— А-ха-ха… — Мила закрыла лицо ладонями, — Ва-а-а-адик! «Тру-ун-н-нь…» ха-ха-ха… Какие свадьбы, у них был матриархат!
— Ну и что? При матриархате разве браки не регистрируют? Хорошо, вернем верх, как было, — Вадим взялся за панель, — а внизу у меня… сейчас покажу.
Когда верхняя часть встала на место, Вадим снова обратился к нижней. Справа, там, где не было педальных рычагов, Мила увидела что-то вроде небольшого ящичка с крышкой на крючке.
— Что это, Вадик?
— Во время красного террора дворянская элита прятала тут бриллианты и фамильные драгоценности. Настройщики ставят сюда воду, чтобы древесина не рассыхалась. Два стакана воды помещается. А у меня тут нечто особенное. Я теперь заберу это к нам домой. — С этими словами Вадим откинул крючок и извлек из ящика картонную коробку. — Держи.

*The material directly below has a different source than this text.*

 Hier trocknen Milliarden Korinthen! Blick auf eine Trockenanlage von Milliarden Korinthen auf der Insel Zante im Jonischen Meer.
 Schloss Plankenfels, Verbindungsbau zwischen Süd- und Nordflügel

— Что там? — Мила осторожно приняла из его рук таинственную коробку.
— Два стакана счастья. Сейчас я соберу пианино и покажу.
Они сели на диван, Вадим раскрыл коробку, внутри был матерчатый сверток. Из цветастой синей байки Лиманский осторожно извлек два стакана, наполненных мелкими ракушками, деревянную трубку, кусок узловатого корня какого-то дерева и несколько обкатанных камушков гальки. На самом дне коробки было еще что-то, завернутое в бумажную салфетку.

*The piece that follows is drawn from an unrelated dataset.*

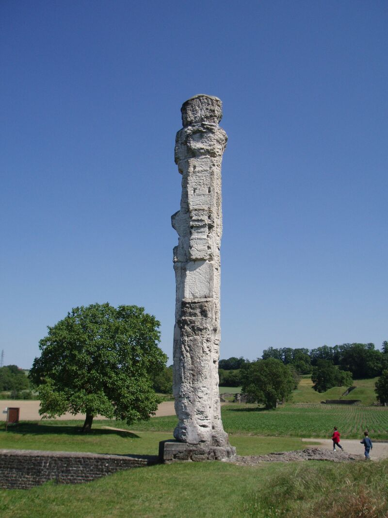 Überrest der ehemaligen Tempelanlage Cigognier in Aventicum (Avenches)
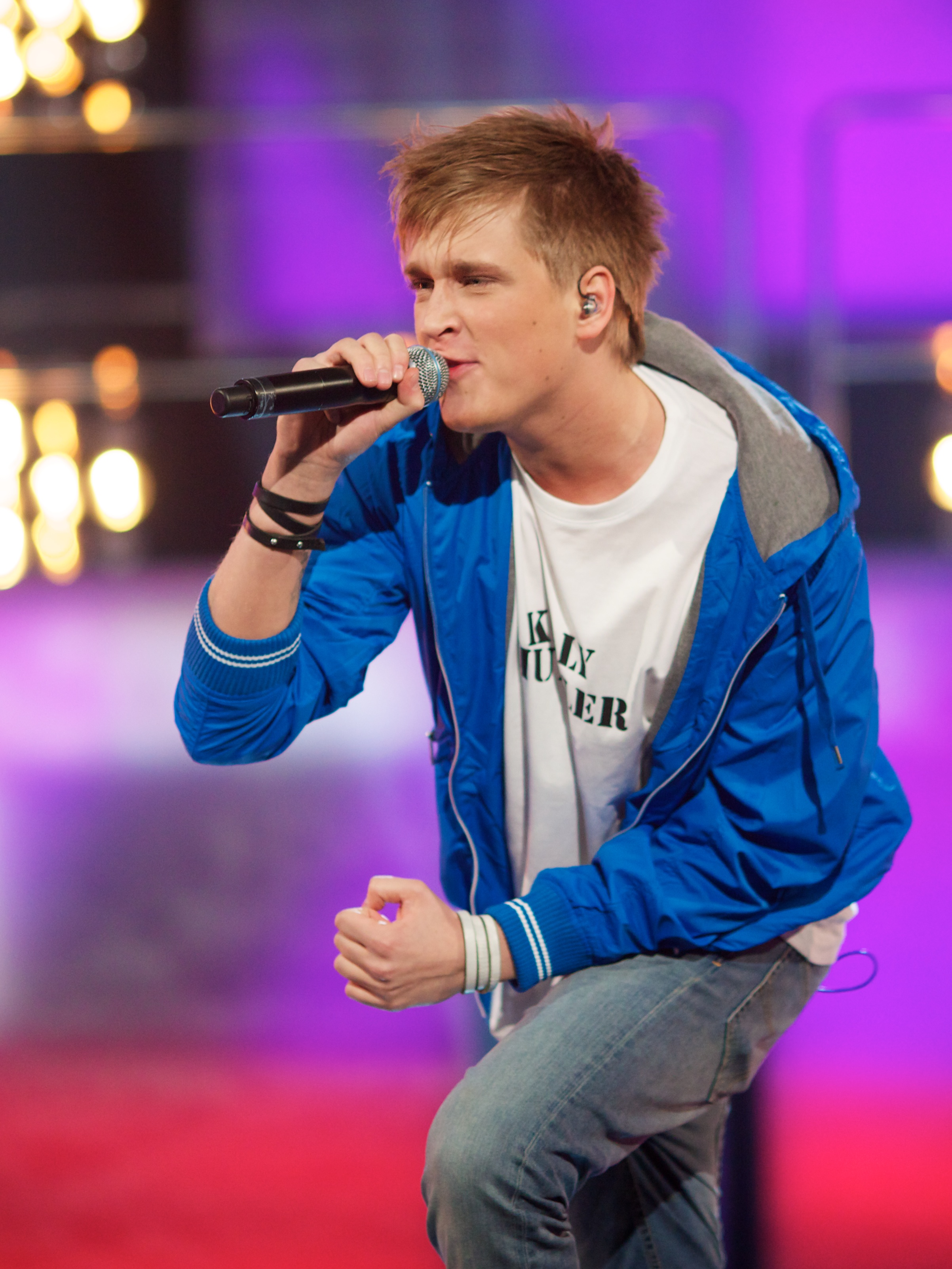 Pauseinnslag MPG Skien 2011

Мила ждала, смотрела на Вадима, как менялось выражение его глаз, становилось мечтательно-печальным.
Лиманский наклонил стакан, и ракушки с тихим сухим шорохом и дробным стуком посыпались на диван. Там были и мелкие камушки. Длинные чуткие пальцы Вадима быстро нашли среди них несколько гладких черных, с металлическим отблеском. Вадим положил их на ладонь.
— Обсидиан. Застывшая лава Карадага.
— Из Крыма?
— Да, мы были один раз. Тогда я впервые увидел Черное море. И горы. Они поразили меня, ничего подобного я не видел. На берегу там нет песка, как в Анталии или во Франции. Там галька, причем черная. И вот эти ракушки, целые или обломки. Они колючие и горячие, босиком не пройти. Мы ездили втроем с мамой и отцом, и я был счастлив. По-настоящему! А вот здесь, — Вадим развернул салфетку, — одна ракушка лежит отдельно, не помню уже почему, но, наверно, тогда это что-то значило. Еще тут монеты, украинские, по одной копейке. — Вадим положил на ладонь рядом с черными камнями одну. — Тысяча девятьсот девяносто второй год год, совсем новая, в ходу не была. А мне тогда только исполнилось двенадцать. И в то лето я весь месяц, пока на юге были, не занимался. Потом я много по миру ездил, видел и Альпы, и Пиренеи, океан, купался в нем. Но южный берег Крыма мне казался самым лучшим, море самым ласковым, а ракушки самыми красивыми. Я тогда перед отъездом сбежал на пляж и в рюкзак набрал их горстями, не то чтобы искал особенные, а попалось, смотри вот, сердечко. — Вадим показал Миле белый камешек, обкатанный морем и правда по форме напоминающий сердце, как его рисуют на открытках к четырнадцатому февраля.